Kepala Dinas Lingkungan Hidup, Kebersihan, dan Pertanahan Manggarai Barat, Vinsensius Gande, mengungkapkan, Pemkab telah menyediakan sarana memadai untuk mendukung pengelolaan sampah, seperti 10 dump truck, 7 arm roll roda enam (satu compactor truck rusak), dan 13 motor roda tiga untuk wilayah sulit dijangkau.

Di Tempat Pembuangan Akhir (TPA) Warloka, tersedia fasilitas modern berupa landfill, excavator, hanggar alat berat, dua incenerator, serta alat berat lain untuk mendukung pengelolaan sampah.

Selain itu, Pemkab membangun 12 Tempat Penampungan Sementara (TPS) dan 3 TPS3R di lokasi strategis seperti pasar, pelabuhan, bandara, PDU Labuan Bajo, IWP Wae Kelambu, dan KSU Sampah Komodo.

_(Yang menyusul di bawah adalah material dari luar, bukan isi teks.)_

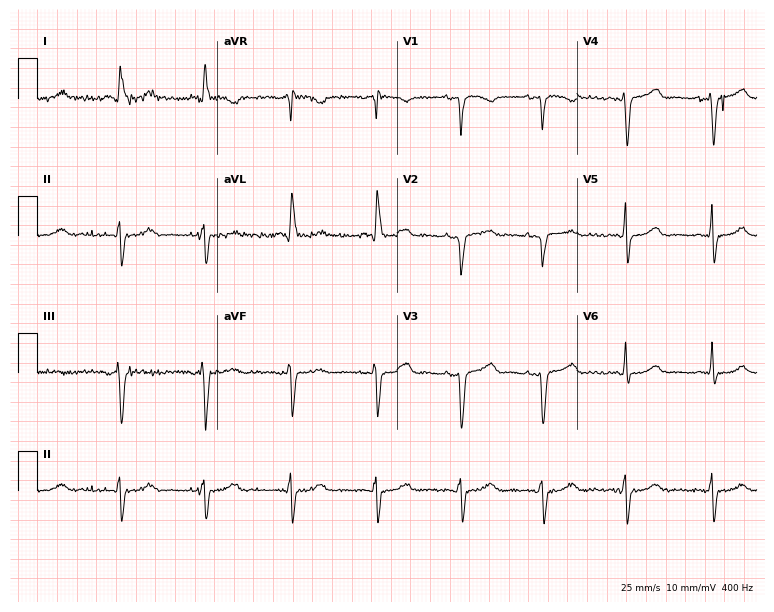
Standard 12-lead ECG recorded from a 42-year-old female patient (7.3-second recording at 400 Hz). None of these six findings is recorded: first-degree AV block, right bundle branch block, left bundle branch block, sinus bradycardia, atrial fibrillation, sinus tachycardia. Findings outside these six are not listed.
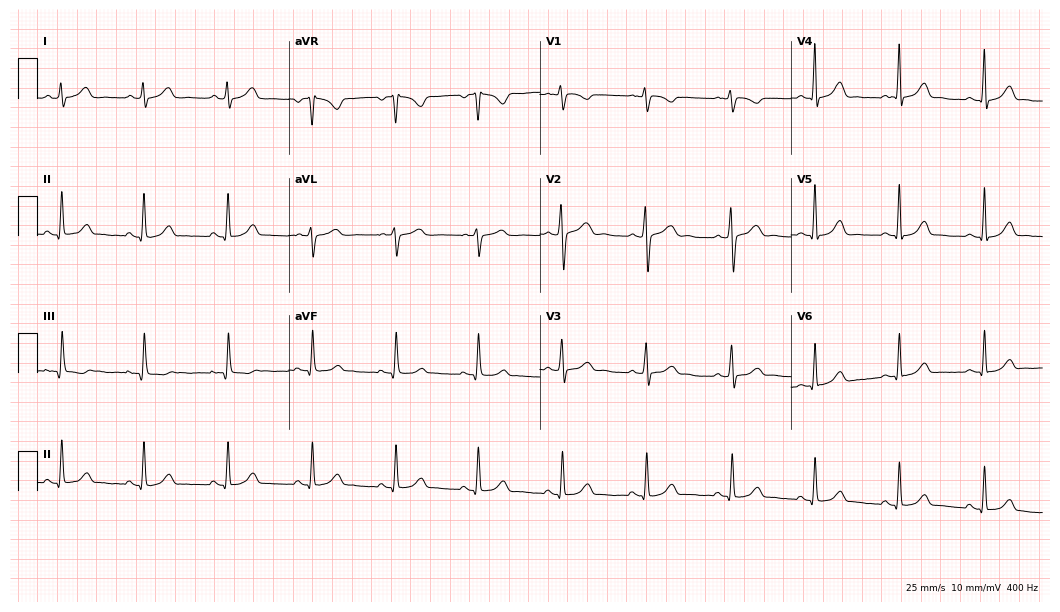
Electrocardiogram, a woman, 34 years old. Overall reading on record: normal ECG.

Berdasarkan analisis, rumah tangga menjadi penyumbang sampah terbesar (45 persen), diikuti sektor komersial (25 persen) dan pariwisata (15 persen). Dari segi jenis sampah, sampah organik mendominasi (55 persen atau 80,81 ton/hari), diikuti plastik (25 persen atau 36,37 ton/hari).

Untuk mendukung pengelolaan lebih efektif, pemerintah akan mengevaluasi metode retribusi sampah untuk hotel, dari estimasi menjadi pengukuran langsung. Tarif retribusi ditetapkan Rp980.000 per kubik sesuai Perda Nomor 6 Tahun 2023, sementara rumah tangga dikenakan tarif berdasarkan meteran listrik mulai Rp3.000 hingga Rp49.000 per bulan.

Vinsensius menegaskan, visi Pemkab Manggarai Barat adalah menjadikan daerah bersih, hijau, dan berkelanjutan. Pihaknya berkomitmen meningkatkan sistem pengelolaan, edukasi masyarakat, serta fasilitas pendukung pengelolaan sampah.